2. Duplication of joined records across windows is possible when using Sliding Windows. This is because the tuples continue to exist
across multiple windows when using Sliding Windows.
3. If message timeouts are enabled, ensure the timeout setting (topology.message.timeout.secs) is large enough to comfortably
accommodate the window size, plus the additional processing by other spouts and bolts.
4. Joining a window of two streams with M and N elements each, *in the worst case*, can produce MxN elements with every output tuple
anchored to one tuple from each input stream. This can mean a lot of output tuples from JoinBolt and even more ACKs for downstream bolts
to emit. This can place a substantial pressure on the messaging system and dramatically slowdown the topology if not careful.

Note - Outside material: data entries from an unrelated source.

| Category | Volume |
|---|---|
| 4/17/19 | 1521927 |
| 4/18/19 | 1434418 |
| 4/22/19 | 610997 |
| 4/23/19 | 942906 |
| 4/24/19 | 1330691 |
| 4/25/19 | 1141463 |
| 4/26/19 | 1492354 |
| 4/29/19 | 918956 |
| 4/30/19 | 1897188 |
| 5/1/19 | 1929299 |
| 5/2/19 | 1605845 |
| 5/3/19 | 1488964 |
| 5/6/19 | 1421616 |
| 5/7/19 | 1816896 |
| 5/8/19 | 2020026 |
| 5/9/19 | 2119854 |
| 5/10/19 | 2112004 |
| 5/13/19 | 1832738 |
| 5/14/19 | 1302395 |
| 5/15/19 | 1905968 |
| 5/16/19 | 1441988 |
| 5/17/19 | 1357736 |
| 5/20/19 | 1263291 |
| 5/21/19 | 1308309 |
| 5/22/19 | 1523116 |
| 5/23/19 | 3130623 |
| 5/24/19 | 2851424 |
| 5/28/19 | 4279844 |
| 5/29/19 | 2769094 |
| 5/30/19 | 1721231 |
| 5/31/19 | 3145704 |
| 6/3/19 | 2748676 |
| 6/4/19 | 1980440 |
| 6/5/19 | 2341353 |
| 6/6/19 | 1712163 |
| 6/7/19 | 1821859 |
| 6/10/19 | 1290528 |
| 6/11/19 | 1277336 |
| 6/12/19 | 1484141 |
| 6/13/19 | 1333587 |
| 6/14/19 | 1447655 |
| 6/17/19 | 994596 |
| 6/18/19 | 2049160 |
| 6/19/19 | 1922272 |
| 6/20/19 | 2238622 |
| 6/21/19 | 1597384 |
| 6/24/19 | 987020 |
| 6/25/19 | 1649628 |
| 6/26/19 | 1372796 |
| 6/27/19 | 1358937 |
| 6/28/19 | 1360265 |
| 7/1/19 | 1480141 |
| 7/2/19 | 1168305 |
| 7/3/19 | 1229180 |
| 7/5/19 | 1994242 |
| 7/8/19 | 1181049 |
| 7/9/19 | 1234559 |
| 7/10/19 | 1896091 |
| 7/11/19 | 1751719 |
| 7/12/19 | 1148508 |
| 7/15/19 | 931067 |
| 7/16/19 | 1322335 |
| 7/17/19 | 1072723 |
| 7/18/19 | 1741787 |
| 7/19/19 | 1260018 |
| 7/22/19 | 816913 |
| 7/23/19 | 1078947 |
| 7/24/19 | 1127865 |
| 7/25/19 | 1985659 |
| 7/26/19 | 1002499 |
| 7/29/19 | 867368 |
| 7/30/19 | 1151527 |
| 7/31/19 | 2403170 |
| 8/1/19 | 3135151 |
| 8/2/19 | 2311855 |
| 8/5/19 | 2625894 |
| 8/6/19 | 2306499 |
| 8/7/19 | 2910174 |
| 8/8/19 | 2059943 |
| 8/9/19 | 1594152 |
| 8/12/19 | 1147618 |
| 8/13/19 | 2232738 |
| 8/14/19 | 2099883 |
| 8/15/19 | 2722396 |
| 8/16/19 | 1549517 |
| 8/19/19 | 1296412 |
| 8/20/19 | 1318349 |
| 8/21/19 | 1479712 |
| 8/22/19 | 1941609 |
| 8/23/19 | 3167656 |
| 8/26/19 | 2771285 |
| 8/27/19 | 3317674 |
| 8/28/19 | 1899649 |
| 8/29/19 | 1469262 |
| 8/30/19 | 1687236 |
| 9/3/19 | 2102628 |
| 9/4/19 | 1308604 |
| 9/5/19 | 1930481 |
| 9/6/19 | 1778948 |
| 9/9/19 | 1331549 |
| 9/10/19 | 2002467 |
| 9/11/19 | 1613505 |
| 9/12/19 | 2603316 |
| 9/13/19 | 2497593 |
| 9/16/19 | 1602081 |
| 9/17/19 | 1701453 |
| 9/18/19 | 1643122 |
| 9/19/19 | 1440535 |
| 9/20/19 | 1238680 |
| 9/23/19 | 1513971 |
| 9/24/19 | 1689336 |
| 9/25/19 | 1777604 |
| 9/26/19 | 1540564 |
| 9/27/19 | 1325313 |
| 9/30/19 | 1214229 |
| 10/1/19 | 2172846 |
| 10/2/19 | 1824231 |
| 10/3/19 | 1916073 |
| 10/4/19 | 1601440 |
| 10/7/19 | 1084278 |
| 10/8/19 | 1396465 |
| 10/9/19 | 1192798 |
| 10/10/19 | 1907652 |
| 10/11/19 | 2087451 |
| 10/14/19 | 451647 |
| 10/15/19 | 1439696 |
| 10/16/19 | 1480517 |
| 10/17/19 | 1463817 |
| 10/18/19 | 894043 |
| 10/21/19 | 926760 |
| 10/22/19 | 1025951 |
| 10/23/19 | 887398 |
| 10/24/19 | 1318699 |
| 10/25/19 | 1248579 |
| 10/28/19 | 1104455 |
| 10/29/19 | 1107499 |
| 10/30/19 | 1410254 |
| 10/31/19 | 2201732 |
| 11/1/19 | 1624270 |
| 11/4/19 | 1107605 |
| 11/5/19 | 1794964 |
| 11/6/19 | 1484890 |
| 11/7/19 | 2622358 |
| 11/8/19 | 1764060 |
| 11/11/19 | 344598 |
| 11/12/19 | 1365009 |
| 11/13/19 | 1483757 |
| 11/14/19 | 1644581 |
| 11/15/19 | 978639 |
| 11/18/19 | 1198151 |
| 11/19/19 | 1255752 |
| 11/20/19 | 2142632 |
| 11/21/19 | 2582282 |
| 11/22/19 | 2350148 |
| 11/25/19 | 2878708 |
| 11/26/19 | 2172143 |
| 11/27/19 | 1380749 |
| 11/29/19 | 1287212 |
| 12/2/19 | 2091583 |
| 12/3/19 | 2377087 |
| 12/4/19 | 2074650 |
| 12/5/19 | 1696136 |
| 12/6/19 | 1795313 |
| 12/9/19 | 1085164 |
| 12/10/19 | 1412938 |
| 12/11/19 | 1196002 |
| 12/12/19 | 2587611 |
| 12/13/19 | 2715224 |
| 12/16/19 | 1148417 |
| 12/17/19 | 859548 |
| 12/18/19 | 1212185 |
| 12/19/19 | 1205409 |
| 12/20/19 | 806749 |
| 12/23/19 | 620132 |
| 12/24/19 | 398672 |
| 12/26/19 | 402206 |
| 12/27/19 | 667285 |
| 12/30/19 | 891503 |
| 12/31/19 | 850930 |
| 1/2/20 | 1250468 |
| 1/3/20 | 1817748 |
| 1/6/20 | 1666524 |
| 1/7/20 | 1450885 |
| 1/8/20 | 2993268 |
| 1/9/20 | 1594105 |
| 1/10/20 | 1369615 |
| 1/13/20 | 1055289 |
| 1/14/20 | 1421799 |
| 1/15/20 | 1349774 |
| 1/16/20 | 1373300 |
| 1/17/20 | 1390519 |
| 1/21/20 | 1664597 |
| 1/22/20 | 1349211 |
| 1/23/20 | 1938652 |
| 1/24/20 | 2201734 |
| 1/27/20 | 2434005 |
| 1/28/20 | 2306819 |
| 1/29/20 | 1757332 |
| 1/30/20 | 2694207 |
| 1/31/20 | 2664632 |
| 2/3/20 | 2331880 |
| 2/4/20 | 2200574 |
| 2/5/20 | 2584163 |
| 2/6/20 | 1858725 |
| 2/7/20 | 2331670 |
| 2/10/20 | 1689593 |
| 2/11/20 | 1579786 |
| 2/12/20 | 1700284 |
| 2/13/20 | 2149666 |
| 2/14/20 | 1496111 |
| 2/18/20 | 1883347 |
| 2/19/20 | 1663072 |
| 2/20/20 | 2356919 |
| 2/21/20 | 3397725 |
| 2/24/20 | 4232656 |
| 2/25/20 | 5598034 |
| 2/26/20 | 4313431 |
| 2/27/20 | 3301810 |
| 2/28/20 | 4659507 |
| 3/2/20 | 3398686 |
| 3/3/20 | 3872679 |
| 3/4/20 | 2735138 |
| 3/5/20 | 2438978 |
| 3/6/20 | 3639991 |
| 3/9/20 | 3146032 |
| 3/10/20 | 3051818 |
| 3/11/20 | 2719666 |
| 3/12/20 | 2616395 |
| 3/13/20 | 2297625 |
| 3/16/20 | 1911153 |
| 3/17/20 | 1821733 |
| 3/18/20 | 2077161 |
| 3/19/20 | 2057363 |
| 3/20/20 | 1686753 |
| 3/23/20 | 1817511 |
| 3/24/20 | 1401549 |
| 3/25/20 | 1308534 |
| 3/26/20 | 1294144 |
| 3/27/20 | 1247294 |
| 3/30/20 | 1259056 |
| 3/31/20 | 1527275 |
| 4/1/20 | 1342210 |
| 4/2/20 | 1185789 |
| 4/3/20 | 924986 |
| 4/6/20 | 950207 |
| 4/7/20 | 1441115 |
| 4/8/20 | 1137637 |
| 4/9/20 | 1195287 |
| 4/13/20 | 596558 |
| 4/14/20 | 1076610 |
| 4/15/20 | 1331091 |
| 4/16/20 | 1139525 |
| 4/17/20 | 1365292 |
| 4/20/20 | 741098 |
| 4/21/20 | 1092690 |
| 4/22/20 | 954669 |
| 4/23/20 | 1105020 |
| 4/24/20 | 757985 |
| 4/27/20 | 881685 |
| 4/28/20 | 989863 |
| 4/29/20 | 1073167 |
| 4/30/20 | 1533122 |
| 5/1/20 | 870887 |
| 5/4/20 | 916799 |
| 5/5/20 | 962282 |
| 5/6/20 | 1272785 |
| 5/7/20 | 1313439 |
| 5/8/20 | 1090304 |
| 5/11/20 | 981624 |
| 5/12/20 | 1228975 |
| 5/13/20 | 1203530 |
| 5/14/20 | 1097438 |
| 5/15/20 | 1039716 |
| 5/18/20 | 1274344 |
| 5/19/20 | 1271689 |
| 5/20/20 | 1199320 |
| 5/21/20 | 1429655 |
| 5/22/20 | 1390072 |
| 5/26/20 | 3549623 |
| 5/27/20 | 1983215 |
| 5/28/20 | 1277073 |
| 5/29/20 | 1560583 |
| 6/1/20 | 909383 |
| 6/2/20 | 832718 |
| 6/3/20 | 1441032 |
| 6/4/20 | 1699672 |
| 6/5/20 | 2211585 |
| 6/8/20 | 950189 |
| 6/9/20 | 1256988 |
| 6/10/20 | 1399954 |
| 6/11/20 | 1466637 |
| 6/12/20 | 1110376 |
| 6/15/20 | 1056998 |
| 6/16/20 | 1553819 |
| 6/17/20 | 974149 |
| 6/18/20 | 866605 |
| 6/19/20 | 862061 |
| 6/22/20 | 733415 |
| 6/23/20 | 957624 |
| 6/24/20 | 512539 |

To manage the load on the messaging subsystem, it is advisable to:
* Increase the worker's heap (topology.worker.max.heap.size.mb).
* **If** ACKing is not necessary for your topology, disable ACKers (topology.acker.executors=0).
* Disable event logger (topology.eventlogger.executors=0).
* Turn of topology debugging (topology.debug=false).
* Set topology.max.spout.pending to a value large enough to accommodate an estimated full window worth of tuples plus some more for headroom.
This helps mitigate the possibility of spouts emitting excessive tuples when messaging subsystem is experiencing excessive load. This situation
can occur when its value is set to null.
* Lastly, keep the window size to the minimum value necessary for solving the problem at hand.